APELO AO INVENTOR
Já inventaram o trem, o avião, a
matéria-plástica e a bomba-atômica. Até a coca-cola..., que de inventores o
mundo anda cheio. Felizmente.
A imaginação humana é incansável e
copiosa. Despontam descobridores entre homens e mulheres de ciência, entre
mecânicos, químicos e artistas, figurinistas e físicos. Já se criou tanta coisa
nova, boa ou má, que estatística alguma poderia enumerá-las.
Mas convoca-se hoje, um técnico
moderno e muito aperfeiçoado, um inventor capaz de redescobrir. Sim!
--- Quem quer inventar agora um
silêncio sólido e confortante? Igual àquele silêncio antigo e amplo que, aos
poucos, vai se tornando lenda?
--- Quem pode devolver o sossego à
cidade da máquina e do torvelinho? Ao solo do trator e ao espaço do avião? Já
transpuseram a velocidade do som, mas quem o deterá?

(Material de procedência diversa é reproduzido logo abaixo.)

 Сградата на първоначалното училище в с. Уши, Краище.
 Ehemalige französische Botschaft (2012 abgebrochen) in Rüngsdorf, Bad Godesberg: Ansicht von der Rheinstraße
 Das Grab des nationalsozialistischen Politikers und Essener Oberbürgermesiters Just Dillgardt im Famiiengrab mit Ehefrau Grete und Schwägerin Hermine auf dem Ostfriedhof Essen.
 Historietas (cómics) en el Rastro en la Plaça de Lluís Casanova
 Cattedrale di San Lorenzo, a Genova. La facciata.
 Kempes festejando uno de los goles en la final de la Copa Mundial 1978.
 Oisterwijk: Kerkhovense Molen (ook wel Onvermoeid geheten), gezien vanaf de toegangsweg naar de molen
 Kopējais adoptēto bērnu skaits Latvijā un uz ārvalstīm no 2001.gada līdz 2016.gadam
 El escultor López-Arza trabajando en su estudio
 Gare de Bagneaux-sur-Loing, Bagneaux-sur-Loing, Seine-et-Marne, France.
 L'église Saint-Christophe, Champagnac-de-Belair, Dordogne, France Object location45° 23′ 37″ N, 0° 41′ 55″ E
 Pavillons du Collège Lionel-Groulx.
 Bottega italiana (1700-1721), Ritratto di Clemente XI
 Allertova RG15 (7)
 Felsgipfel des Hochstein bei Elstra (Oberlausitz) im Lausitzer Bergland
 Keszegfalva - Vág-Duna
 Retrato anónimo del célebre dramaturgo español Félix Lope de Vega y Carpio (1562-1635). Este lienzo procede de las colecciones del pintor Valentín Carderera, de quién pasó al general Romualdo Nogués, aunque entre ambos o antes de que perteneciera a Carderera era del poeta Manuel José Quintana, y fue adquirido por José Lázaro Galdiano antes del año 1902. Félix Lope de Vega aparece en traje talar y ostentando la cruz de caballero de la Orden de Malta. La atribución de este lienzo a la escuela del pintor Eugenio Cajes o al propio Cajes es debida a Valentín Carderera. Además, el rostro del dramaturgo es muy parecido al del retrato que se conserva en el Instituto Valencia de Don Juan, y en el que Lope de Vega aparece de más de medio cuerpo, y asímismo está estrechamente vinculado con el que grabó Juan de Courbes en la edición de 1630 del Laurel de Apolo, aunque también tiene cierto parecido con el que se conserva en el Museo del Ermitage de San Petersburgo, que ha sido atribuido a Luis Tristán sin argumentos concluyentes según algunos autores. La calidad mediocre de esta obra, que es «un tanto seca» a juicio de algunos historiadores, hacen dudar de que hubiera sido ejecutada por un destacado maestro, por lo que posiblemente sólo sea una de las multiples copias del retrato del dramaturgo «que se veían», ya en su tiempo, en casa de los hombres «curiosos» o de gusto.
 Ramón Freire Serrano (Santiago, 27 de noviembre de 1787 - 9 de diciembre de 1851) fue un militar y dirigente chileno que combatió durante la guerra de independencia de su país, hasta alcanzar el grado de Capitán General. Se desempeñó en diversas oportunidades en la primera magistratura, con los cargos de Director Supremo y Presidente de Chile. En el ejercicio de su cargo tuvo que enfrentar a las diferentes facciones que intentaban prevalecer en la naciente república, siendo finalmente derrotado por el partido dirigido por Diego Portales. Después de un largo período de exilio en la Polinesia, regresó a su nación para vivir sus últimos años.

De repente, a gente precisa muito do
silêncio e não o encontra. Procura-se, indaga-se, mas tudo inútil. Grita-se por
ele, faz-se um chamado, um convite, sempre em vão. Vai-se comprá-lo, ninguém o
vende.
--- Que fizeram dele? Quem o levou?
Perdemos o carinho pelo silêncio e
ele vinga-se furiosamente de todos os lados. Cada máquina moderna cobrou dele o
seu preço.
Hoje, só o barulho anda solto, faz
comício e ganha posto. Não o expulsam, pelo contrário, fizeram-no dono do
mundo. Ele vem do martelo escandaloso, construindo um prédio, corre maluco
acompanhando os automóveis e motocicletas. Grita nas esquinas, brinca com as
crianças, invadindo céus e terra. Faz ponto na cidade, no vizinho, na nossa casa.
Entrou nas fábricas e nos autofalantes, é chefe das ruas e das praças.
Não nos deixam refúgio algum.
Até na música ele vai fazendo suas
incursões, às vezes perigosas, às vezes descaradas.
Suplantado, o silêncio retraiu-se.
Procurou o interior, virou caboclo, passou de moda. Está agora escondido nas
fazendas, encabulado, espezinhado, arredio.
Por isso é justo que se pergunte:
--- Quem quer inventar um silêncio
forte e gigantesco, que resista a tudo?
Um silêncio, certamente atômico, que
cale os ruídos, saiba repousar e não se envergonhe de aparecer numa cidade
grande! Um silêncio provinciano, que possa ser nosso, ao menos num dia de
trabalho exagerado ou numa noite teimosa de insônia?